Fourth, examining a book with a large number of photographs is "neither unfair nor impermissibly suggestive." State v. Royster, 57 N.J. 472, 480, cert. denied, 404 U.S. 910, 72 S.Ct. 235, 30 L.Ed.2d 182 (1971). "It is typical for eyewitnesses to look through mugshot books in search of a suspect." Henderson, supra, 208 N.J. at 255. "Mug shot books: (1) contain large numbers of randomly selected photographs; (2) are kept for the purpose of investigation, not confirmation; and (3) are a resource 'shown to witnesses as a matter of course to see if a suspect [can] be found, '" and thus are not subject to all requirements for photo arrays even if the witness identifies the defendant from the mug shot book. State v. Janowski, 375 N.J.Super. 1, 6 (App. Div. 2005) (quoting State v. Ruffin, 371 N.J.Super. 371, 395 (App. Div. 2004)). Here, moreover, there is no indication that any identification was made from the book, or even that the book contained defendant's photograph. "There is no impact on the reliability of the second identification procedure 'when a picture of the suspect was not present in photographs examined earlier'" in the mugshot book. See Henderson, supra, 208 N.J. at 255.

Fifth, in the PCR proceedings, defendant noted that Detective Keith Rotsaert prepared and presented the photo array, and alleged that Rotsaert "had participated in other parts of the investigation" by taking Nichols' statement on December 28. Defendant contends that this violated the Attorney General Guidelines.[5] Those guidelines advise that "the person conducting the photo or live lineup identification procedure should be someone other than the primary investigator assigned to the case." See State v. Herrera, 187 N.J. 493, 516 (2006).

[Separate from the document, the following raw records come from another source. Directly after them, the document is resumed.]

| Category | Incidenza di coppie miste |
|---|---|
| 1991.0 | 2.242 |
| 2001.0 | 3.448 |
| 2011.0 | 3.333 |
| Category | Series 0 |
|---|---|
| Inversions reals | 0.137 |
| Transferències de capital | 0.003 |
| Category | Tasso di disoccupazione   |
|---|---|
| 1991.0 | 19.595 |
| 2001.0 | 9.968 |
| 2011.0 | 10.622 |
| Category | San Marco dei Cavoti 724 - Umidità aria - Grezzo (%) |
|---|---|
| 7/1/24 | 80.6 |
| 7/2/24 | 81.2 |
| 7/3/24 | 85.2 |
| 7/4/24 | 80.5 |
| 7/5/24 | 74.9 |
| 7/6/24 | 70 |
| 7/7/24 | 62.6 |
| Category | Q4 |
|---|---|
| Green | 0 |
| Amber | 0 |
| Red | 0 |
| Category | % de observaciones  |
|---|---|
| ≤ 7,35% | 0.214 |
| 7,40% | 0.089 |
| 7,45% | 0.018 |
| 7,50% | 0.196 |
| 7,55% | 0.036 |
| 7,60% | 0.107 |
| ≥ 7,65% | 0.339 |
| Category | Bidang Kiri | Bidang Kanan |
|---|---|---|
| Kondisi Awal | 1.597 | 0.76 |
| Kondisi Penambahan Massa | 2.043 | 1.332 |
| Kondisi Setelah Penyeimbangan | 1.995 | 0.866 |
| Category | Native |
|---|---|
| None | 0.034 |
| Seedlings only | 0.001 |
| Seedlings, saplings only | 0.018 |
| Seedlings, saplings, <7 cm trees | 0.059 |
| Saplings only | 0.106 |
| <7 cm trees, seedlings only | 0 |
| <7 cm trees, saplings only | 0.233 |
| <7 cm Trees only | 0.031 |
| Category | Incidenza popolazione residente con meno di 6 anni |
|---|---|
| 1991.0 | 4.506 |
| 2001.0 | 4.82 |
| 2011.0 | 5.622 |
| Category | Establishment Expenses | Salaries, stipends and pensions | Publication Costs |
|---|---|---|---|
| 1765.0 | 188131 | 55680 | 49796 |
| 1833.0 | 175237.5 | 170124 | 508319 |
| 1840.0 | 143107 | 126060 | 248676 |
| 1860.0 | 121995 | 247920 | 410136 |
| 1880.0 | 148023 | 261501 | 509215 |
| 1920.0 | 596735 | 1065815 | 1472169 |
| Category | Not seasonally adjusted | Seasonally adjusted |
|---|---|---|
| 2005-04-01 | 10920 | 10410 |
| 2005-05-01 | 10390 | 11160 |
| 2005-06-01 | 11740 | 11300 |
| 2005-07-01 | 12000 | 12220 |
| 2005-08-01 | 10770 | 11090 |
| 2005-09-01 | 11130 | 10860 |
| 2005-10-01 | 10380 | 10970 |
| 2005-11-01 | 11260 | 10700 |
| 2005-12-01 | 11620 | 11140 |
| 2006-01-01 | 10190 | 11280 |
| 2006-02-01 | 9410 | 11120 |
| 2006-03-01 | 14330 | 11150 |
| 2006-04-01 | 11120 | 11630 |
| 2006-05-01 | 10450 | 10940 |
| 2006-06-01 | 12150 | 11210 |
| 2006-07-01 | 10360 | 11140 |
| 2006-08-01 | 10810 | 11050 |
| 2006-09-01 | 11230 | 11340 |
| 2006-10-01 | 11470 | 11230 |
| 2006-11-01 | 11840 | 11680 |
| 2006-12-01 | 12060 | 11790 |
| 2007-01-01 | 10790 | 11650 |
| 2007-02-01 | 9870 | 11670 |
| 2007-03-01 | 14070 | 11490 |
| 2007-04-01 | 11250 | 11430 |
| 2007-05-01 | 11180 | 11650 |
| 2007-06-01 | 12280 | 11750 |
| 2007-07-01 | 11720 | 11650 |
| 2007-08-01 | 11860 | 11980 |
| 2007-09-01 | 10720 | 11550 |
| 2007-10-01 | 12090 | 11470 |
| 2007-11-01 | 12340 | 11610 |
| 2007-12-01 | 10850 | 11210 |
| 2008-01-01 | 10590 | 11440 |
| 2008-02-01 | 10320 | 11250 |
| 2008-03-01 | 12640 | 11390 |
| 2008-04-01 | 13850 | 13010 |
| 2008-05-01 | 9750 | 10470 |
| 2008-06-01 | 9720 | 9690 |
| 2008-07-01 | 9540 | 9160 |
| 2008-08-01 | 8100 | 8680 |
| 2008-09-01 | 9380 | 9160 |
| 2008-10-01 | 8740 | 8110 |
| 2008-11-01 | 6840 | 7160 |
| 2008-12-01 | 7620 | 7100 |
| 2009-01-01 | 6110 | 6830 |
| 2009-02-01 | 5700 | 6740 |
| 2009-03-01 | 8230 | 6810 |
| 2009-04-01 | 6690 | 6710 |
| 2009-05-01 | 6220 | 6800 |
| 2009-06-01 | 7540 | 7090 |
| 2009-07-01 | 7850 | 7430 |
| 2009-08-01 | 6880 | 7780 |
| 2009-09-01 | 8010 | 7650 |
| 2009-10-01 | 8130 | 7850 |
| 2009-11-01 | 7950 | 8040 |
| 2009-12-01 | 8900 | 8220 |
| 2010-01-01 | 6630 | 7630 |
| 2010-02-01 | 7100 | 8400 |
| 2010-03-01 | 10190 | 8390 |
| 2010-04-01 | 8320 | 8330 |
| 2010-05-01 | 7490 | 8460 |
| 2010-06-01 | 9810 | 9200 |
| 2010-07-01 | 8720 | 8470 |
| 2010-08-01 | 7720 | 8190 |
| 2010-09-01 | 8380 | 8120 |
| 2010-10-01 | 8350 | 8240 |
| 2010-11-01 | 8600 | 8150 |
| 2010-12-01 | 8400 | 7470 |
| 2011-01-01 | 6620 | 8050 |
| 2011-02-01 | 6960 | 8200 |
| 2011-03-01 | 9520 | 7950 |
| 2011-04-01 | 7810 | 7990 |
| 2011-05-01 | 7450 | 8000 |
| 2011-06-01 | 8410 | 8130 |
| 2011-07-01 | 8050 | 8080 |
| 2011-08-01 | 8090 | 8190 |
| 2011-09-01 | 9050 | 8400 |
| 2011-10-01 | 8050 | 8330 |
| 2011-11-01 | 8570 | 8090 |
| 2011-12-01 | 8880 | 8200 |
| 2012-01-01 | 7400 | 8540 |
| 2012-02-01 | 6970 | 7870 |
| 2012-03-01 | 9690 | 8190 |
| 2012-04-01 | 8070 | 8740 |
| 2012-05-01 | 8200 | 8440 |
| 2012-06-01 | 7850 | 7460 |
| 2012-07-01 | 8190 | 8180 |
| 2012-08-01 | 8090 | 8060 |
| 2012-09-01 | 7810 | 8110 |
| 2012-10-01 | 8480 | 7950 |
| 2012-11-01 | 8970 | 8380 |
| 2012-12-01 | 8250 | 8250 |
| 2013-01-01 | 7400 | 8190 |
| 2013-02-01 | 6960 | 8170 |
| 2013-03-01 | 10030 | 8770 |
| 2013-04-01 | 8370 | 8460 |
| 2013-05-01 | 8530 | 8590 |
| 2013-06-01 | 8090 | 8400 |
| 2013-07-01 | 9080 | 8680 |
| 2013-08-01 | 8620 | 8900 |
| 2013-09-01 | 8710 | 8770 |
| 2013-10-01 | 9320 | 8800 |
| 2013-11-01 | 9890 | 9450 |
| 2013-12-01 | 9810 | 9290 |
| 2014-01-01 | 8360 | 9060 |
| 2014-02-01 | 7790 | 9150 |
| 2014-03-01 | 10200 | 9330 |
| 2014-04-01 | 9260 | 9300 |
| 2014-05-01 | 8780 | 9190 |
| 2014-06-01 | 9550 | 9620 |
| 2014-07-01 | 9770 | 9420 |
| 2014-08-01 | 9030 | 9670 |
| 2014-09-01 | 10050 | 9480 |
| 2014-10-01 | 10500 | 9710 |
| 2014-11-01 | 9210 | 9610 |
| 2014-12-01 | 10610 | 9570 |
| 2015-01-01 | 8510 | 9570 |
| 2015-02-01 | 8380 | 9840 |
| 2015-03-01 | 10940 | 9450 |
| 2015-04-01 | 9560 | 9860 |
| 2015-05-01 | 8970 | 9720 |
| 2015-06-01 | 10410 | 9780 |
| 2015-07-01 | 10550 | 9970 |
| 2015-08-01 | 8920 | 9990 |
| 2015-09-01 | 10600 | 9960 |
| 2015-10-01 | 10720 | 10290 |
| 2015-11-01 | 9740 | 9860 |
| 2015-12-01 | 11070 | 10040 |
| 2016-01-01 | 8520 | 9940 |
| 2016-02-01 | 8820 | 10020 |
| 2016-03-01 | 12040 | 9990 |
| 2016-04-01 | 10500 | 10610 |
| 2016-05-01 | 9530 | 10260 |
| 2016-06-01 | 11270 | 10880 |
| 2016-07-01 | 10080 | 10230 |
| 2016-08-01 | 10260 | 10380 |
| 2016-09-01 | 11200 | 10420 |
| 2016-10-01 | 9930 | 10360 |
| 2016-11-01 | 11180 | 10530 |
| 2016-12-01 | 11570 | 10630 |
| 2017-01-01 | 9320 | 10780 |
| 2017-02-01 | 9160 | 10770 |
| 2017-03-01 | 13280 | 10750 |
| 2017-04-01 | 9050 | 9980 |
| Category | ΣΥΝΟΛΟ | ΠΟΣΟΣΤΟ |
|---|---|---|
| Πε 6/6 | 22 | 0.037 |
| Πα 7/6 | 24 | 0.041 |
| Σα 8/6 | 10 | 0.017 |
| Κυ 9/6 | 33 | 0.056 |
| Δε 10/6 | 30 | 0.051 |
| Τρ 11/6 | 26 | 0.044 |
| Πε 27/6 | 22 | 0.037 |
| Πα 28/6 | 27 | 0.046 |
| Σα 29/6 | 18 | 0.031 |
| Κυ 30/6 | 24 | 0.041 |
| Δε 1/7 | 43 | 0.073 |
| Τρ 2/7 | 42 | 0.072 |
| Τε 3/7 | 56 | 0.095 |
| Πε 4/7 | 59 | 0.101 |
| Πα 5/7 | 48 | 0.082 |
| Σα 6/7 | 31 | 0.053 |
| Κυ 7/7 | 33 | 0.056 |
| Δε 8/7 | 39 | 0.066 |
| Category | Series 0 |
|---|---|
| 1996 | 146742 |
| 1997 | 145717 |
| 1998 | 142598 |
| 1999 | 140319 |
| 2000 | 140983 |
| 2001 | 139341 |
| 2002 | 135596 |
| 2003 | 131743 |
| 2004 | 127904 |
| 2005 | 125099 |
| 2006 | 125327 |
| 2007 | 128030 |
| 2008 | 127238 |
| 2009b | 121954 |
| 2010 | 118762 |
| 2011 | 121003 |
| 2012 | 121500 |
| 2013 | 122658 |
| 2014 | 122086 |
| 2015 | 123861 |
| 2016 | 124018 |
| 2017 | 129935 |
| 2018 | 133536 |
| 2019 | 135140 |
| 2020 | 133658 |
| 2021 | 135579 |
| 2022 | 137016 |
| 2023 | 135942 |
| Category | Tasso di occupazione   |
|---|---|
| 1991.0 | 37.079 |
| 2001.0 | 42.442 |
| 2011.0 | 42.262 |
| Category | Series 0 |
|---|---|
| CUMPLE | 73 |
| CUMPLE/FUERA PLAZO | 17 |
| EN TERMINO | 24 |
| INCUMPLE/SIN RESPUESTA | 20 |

However, there is no reason to believe that Rotsaert was "the primary investigator assigned to the case." Ibid. In fact, the trial evidence showed that Garcia was "the detective in charge of the case, " and that Garcia did not show Pough the photo array "because [he was] the detective involved in the investigation." There is thus no violation of the Guidelines as written. Further, Garcia testified that he used a detective to show the array who "wasn't involved with it so he could be neutral." Defendant has not shown that the detective who showed the array knew "the identity of the actual suspect, " and thus that he might give the "inadvertent verbal cues or body language" that the Guidelines sought to avoid. See Herrera, supra, 187 N.J. at 512, 516; see also State v. Lazo, 209 N.J. 9, 26 (2012).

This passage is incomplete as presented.